To gain a more comprehensive understanding of computational efficiency, we also calculated the average computation time for each module throughout the entire federated task. The detailed results are tabulated in

Table 6. Average computation time for each module on the server side (seconds).

Number	Attack	Train Model	Identify Client	Calculate Logit	Calculate Weight	Total Time 1	Total Time 2
10 clients	Type-1	10.112	2.802	0.298	2.081	15.294	5.181
	Type-2	10.095	2.724	0.296	2.039	15.155	5.06
	Type-3	10.196	2.679	0.301	1.932	15.108	4.912
15 clients	Type-1	10.3	4.017	0.292	2.951	17.56	7.26
	Type-2	10.497	3.964	0.297	3.005	17.764	7.267
	Type-3	10.26	3.885	0.293	2.807	17.215	6.955
20 clients	Type-1	10.625	5.611	0.298	4.069	20.604	9.978
	Type-2	10.321	5.259	0.295	3.984	19.86	9.539
	Type-3	10.337	5.278	0.299	3.826	19.74	9.403

. We differentiate between ‘total time 1’ and ‘total time 2’. The ‘total time 1’ is the aggregate time for all modules. The ‘total time 2’ is the cumulative time of all modules, excluding the server-side training model module.

The experiment shows that the number of clients does not influence the training model and logit calculation computation times. The training model times depend on network parameters, epochs, and the number of samples. The logit calculation time depends on the number of samples in the public dataset. The computation time of these two modules does not increase with the number of nodes because the factors affecting these modules are independent of the number of nodes. The time required for client identification and weight calculation increases with the number of clients. For server-side computational efficiency, the ‘total time 2’ is more relevant as server-side model training is independent of client-side tasks. We assume the server has sufficient computational resources to pre-train the model before receiving the client’s logit.
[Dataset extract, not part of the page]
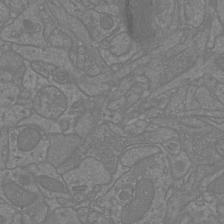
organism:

Thus, the ‘total time 2’ can reflect the efficiency of our algorithm in processing client logit messages. Notably, in scenarios with 20 clients, our framework can complete essential steps in under 10 s, which is crucial for the real-time detection of client type.

6. Conclusions

To address the issue of trustworthy computing and information fusion in heterogeneous federated environments, we have designed a trustworthy federated learning framework (FedTKD). This framework encompasses several key functions. Firstly, we proposed a client recognition method based on logit features to exclude malicious clients from participating in global information fusion. Additionally, we proposed a reliable global logit fusion method to ensure high-quality information fusion. Finally, we proposed an adaptive knowledge distillation method to improve the accuracy of knowledge transfer from the server side to the client side. We conducted experiments in various attack scenarios, including logit tag flipping and low-quality information fusion scenarios, to assess the reliability and robustness of FedTKD. Furthermore, we have evaluated the algorithm’s performance under different data distribution scenarios and compared it with five baseline algorithms. The results demonstrate that our algorithms outperform others in various circumstances.

However, it is important to note that our approach requires a common dataset shared between the server and clients, which should include samples of all types. In practical scenarios, creating such a comprehensive common dataset can be challenging. Therefore, our future research will investigate how to achieve trustworthy heterogeneous federated learning when only a subset of sample types is available. We also plan to explore a wider range of client attacks to expand the applicability of our method. Additionally, we intend to deploy FedTKD in a distributed environment to assess and optimize its real-world performance.